→ DATASET CONTENT:
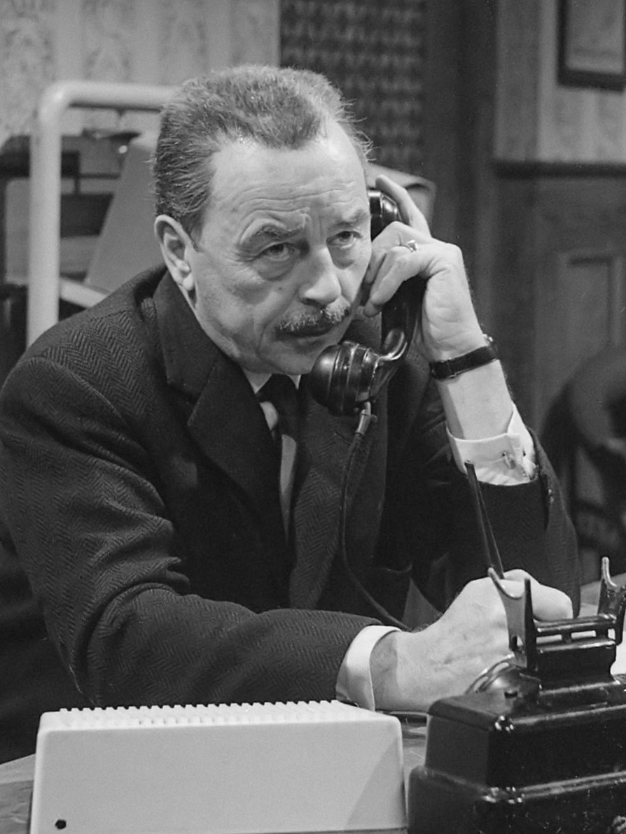 Jan Teulings in de rol van de nieuwe Maigret 14 mei 1966
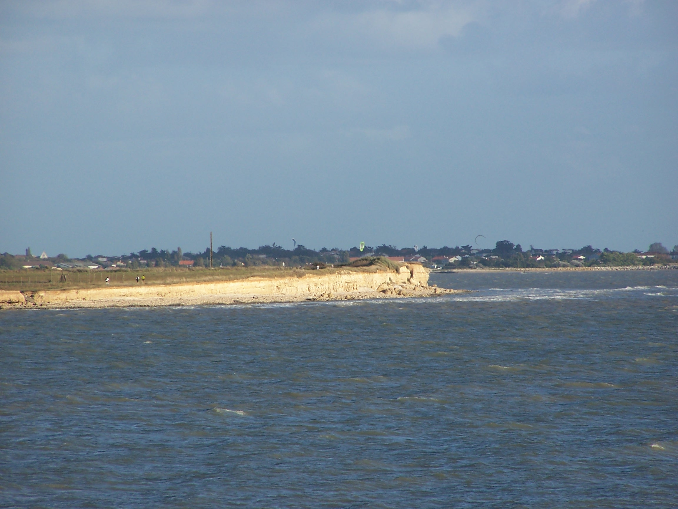 Photographie de la pointe de Roux, depuis les Minimes, à La Rochelle, en Charente-Maritime.
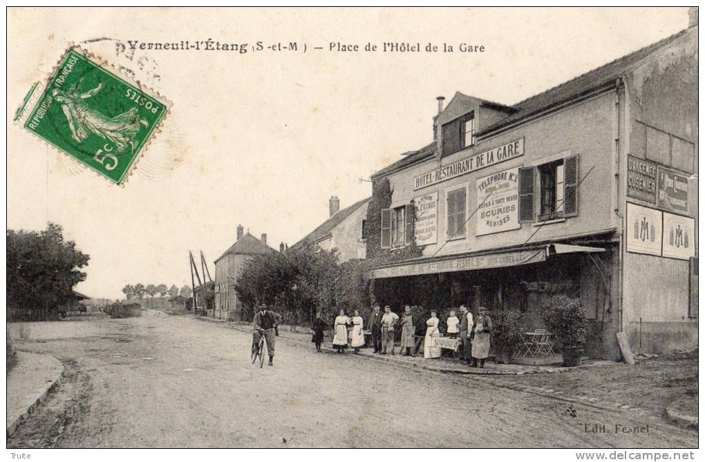 Café de la gare "grande ligne" de Verneuil-l'étang avec au fond, les bâtiments de la station de tramway de Verneuil.
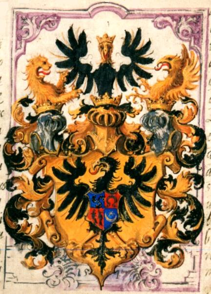 Herb z przywileju Ferdynanda I dla Mikołaja Radziwiłła potwierdzający dziedziczny tytuł książęcy z dnia 14 XII 1547 roku
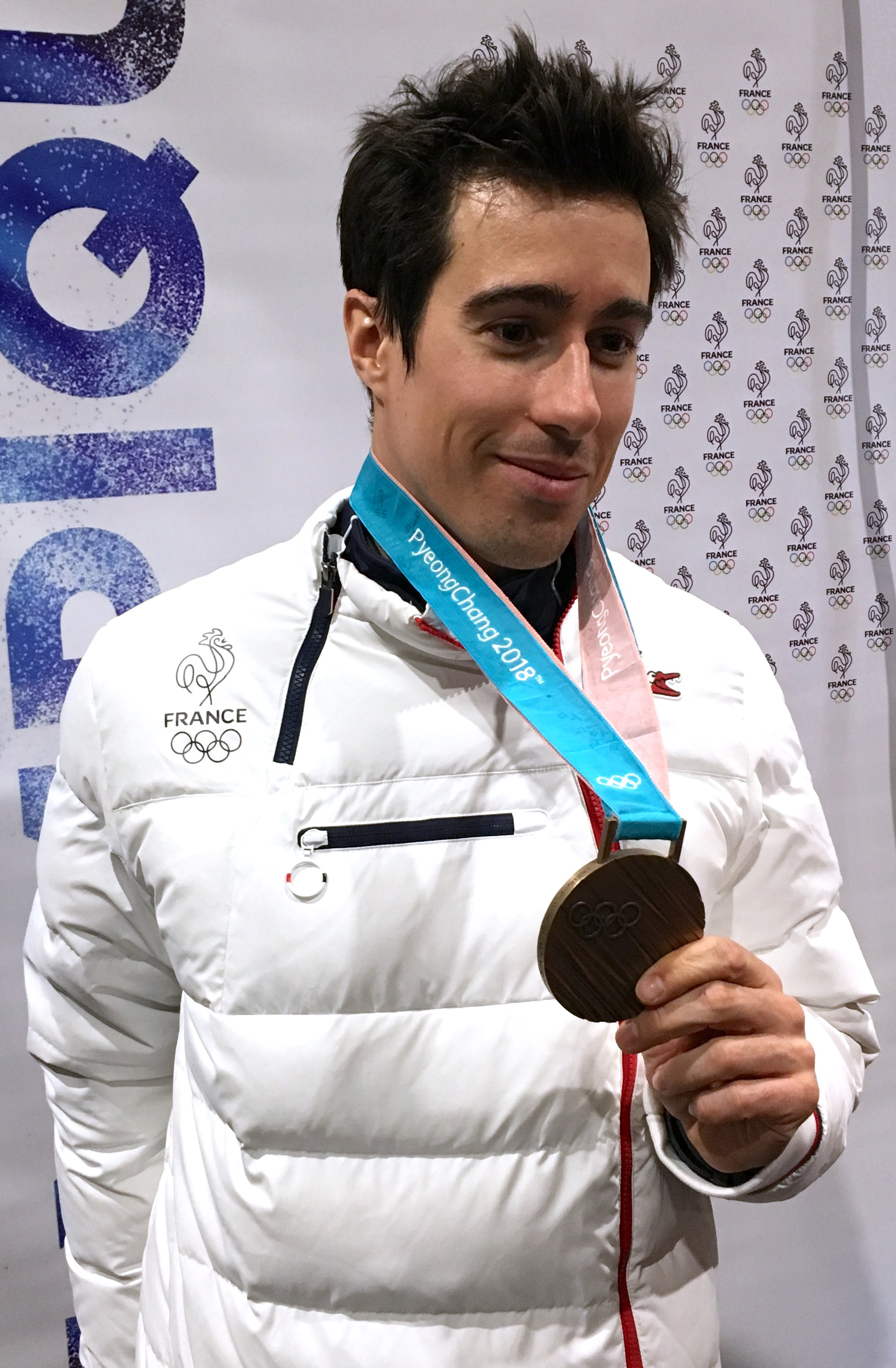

→ ACTIVITY: Beginning with the line that holds "Photographie de la", output each line to the end of the material above, exactly, omitting the pictures.

→ OUTPUT OF THE TASK:
 Photographie de la pointe de Roux, depuis les Minimes, à La Rochelle, en Charente-Maritime.
 Café de la gare "grande ligne" de Verneuil-l'étang avec au fond, les bâtiments de la station de tramway de Verneuil.
 Herb z przywileju Ferdynanda I dla Mikołaja Radziwiłła potwierdzający dziedziczny tytuł książęcy z dnia 14 XII 1547 roku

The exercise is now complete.